Criticisms of the cash grab are splashed across the front pages of the papers today. Across the pond, the Wall Street Journal has lambasted Sunak’s policies:

‘Britain’s political class, and especially the governing Conservative party, prides itself on fiscal rectitude. So Mr. Sunak already faces pressure to “pay for” all this relief. We sympathise, but in this instance he would have been better off waiting.’

Economic heavyweights have been asking questions about inflation

For a Chancellor with a reputation for promoting fiscal responsibility and sound finances, no doubt Britain’s £2.8 trillion pile of debt sits uncomfortably with him. But tackling the debt, balancing the books, was not the top priority for Sunak going into this Budget. As I say in this week’s magazine, the Chancellor had a far more immediate concern driving his agenda: that the extremely agreeable conditions that exist now for borrowing vast sums of money might start to change. Even if rates remain at historic lows, any uptick could leave the UK in a perilous financial situation.

Until mere months ago, it seemed the economic consensus was that easy borrowing was here to stay. Governments want to spend and markets are ready to lend: why question it? But recently, economic heavyweights have been asking questions about inflation: not necessarily predicting its resurrection, but pondering what might trigger its rise.

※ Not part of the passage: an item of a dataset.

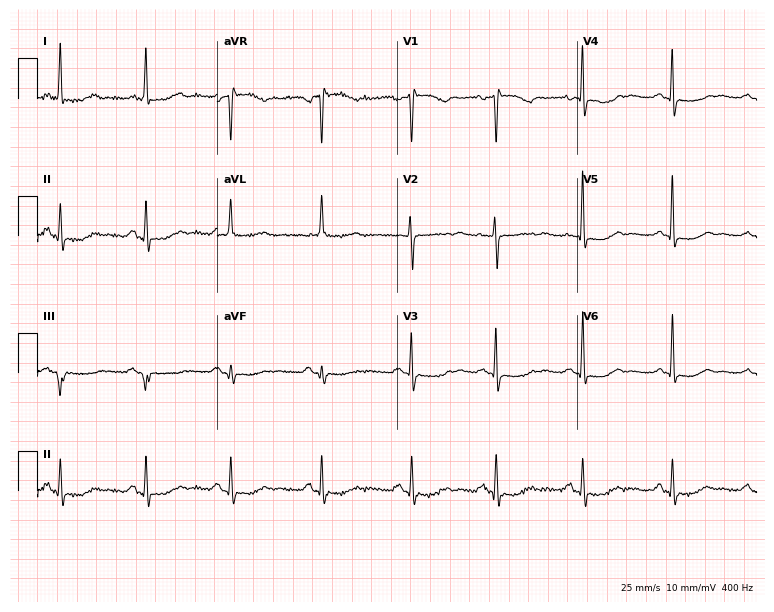
12-lead ECG from a female patient, 82 years old. No first-degree AV block, right bundle branch block (RBBB), left bundle branch block (LBBB), sinus bradycardia, atrial fibrillation (AF) or sinus tachycardia recorded for this tracing. Other findings, if any, are not listed.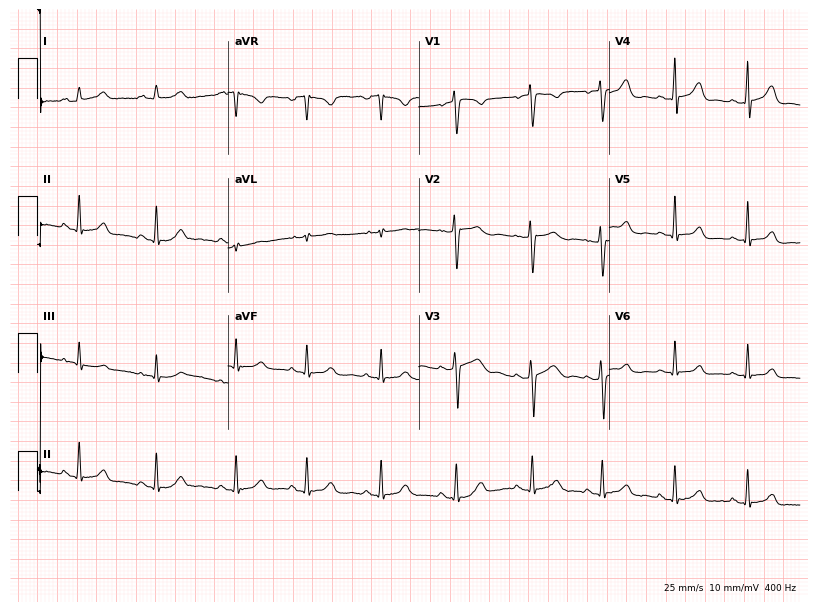
ECG — a 23-year-old female. Labelled as a normal ECG.

A major concern is that America’s new President, Joe Biden, is pushing ahead with a £1.4 trillion ($1.9 trillion) stimulus package, which will land just as America’s economy is reopening its doors. Many of the conditions that have kept inflation suppressed in the past have changed, or completely disappeared. If inflation started to creep, many of the levers central banks might use to get it under control have already been pulled.

It’s not something Sunak talks about much in public, but there was passing reference to this at the Budget: ‘while our borrowing costs are affordable right now, interest rates and inflation may not stay low for ever,’ he said, noting that this small rise in rates could lead to a fiscal hole of £25bn.

Some think the Chancellor is being too cautious, and that his tax hikes will do more harm than good, especially when the UK’s growth rate – forecast at seven per cent – looks to be spectacular next year as the UK economy bounces back from the crisis. But from 2023 onwards the Office for Budget Responsibility suggests we’re back to business as usual, with growth rates averaging a lacklustre 1.6 per cent. Higher taxes are only going to weigh down the possibility of more impressive figures. Innovative solutions and policies will be needed to give the UK the boost it deserves.